What I would ask you to post
For a useful LeRobot Discord/GitHub/forum question, I would include:
lerobot-info
pip show lerobot
lerobot-eval --help
lerobot-rollout --help
lerobot-record --help
lerobot-find-cameras opencv
Also include:
OS:
LeRobot version:
Install method:
Robot type:
Camera model(s):
Camera backend:
Full command:
Policy path:
Dataset repo_id:
Number of cameras used during training:
Number of cameras connected during evaluation:
Expected width/height/fps:
Actual width/height/fps:
Practical triage order
I would debug in this order:
- Decide whether this is PushT simulation evaluation or real SO101 robot rollout.
- If it is real SO101, switch to the real-robot path rather than
--env.type=pusht. - Pass cameras explicitly through
--robot.cameras. - Run
lerobot-find-cameras opencv. - If width/FPS still changes, check OpenCV backend: FFMPEG vs V4L2, MJPG, supported modes, and USB bandwidth.
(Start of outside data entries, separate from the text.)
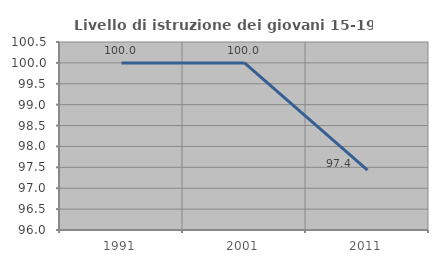
| Category | Livello di istruzione dei giovani 15-19 anni |
|---|---|
| 1991.0 | 100 |
| 2001.0 | 100 |
| 2011.0 | 97.436 |
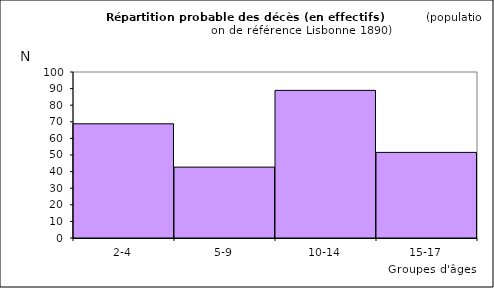
| Category | Series 0 |
|---|---|
| 2-4 | 68.791 |
| 5-9 | 42.701 |
| 10-14 | 88.94 |
| 15-17 | 51.569 |
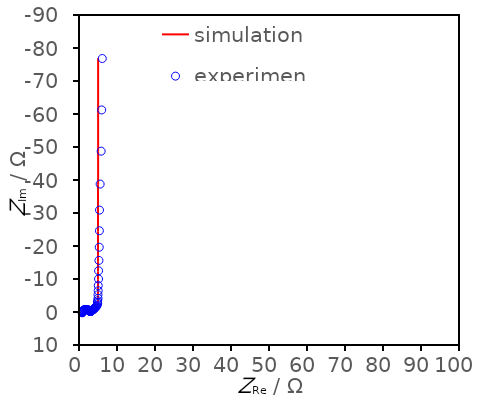
| Category | simulation |
|---|---|
| 0.846072743587637 | 0.245 |
| 0.852160710886366 | 0.161 |
| 0.858791616021728 | 0.098 |
| 0.867280769617151 | 0.039 |
| 0.878250349406911 | -0.017 |
| 0.891692318656025 | -0.069 |
| 0.908261240429333 | -0.12 |
| 0.929255678018949 | -0.171 |
| 0.955337950653234 | -0.225 |
| 0.988415921031397 | -0.281 |
| 1.03030291128179 | -0.342 |
| 1.08258286401196 | -0.406 |
| 1.14701851350012 | -0.472 |
| 1.22578901333974 | -0.539 |
| 1.31973777555517 | -0.604 |
| 1.43000747478169 | -0.663 |
| 1.55499184463373 | -0.711 |
| 1.69194032448988 | -0.746 |
| 1.83612021519858 | -0.762 |
| 1.98132537476358 | -0.76 |
| 2.12198860763731 | -0.74 |
| 2.26615012225926 | -0.699 |
| 2.38468153456303 | -0.65 |
| 2.48757951809143 | -0.593 |
| 2.57473684693166 | -0.534 |
| 2.64726444630272 | -0.476 |
| 2.70696467355861 | -0.421 |
| 2.75589853156083 | -0.371 |
| 2.79609451094047 | -0.327 |
| 2.82938755396007 | -0.289 |
| 2.85735569656312 | -0.257 |
| 2.8813139146048 | -0.231 |
| 2.9023398097047 | -0.21 |
| 2.92131132499471 | -0.194 |
| 2.93894601170689 | -0.182 |
| 2.95583773011048 | -0.175 |
| 2.97248741046352 | -0.172 |
| 2.98932876278993 | -0.172 |
| 3.00674919459332 | -0.175 |
| 3.02510623994558 | -0.182 |
| 3.04474175002029 | -0.192 |
| 3.06599284013041 | -0.205 |
| 3.08920157496452 | -0.222 |
| 3.11472314717684 | -0.242 |
| 3.14293388285241 | -0.266 |
| 3.17423791084839 | -0.293 |
| 3.20907467679834 | -0.325 |
| 3.24792589443715 | -0.361 |
| 3.29132244354794 | -0.402 |
| 3.33985261708559 | -0.449 |
| 3.39417369068677 | -0.502 |
| 3.45502404423381 | -0.561 |
| 3.52317961818387 | -0.628 |
| 3.59939940869105 | -0.704 |
| 3.68468962934521 | -0.789 |
| 3.78100203157573 | -0.886 |
| 3.89154888047464 | -0.995 |
| 4.01949332211836 | -1.115 |
| 4.16490994973159 | -1.24 |
| 4.32188358810811 | -1.367 |
| 4.47860270072861 | -1.496 |
| 4.62149533838769 | -1.638 |
| 4.74065492465709 | -1.813 |
| 4.8325905072186 | -2.044 |
| 4.89927955264949 | -2.359 |
| 4.94549925326972 | -2.783 |
| 4.97652382100801 | -3.347 |
| 4.99690288354107 | -4.084 |
| 5.01009957723551 | -5.036 |
| 5.01856669406327 | -6.255 |
| 5.02396736314385 | -7.806 |
| 5.02739943006046 | -9.773 |
| 5.02957555012032 | -12.26 |
| 5.03095351607298 | -15.4 |
| 5.03182548167819 | -19.36 |
| 5.03237712979298 | -24.351 |
| 5.03272617213565 | -30.639 |
| 5.03294711479121 | -38.558 |
| 5.03308707243241 | -48.531 |
| 5.03317582322768 | -61.088 |
| 5.03323218372191 | -76.898 |

- If the policy runs but behaves badly, check SmolVLA camera keys/count/order and dataset metadata.
My best guess
Based only on your command and description, the most likely first issue is not SmolVLA itself and not necessarily OpenCV yet.
The most likely first issue is:
The command is using a PushT environment-evaluation path,
while the problem description sounds like real SO101 robot-camera evaluation.
After that is fixed, then the OpenCV/V4L2/FPS issue becomes the next thing to check.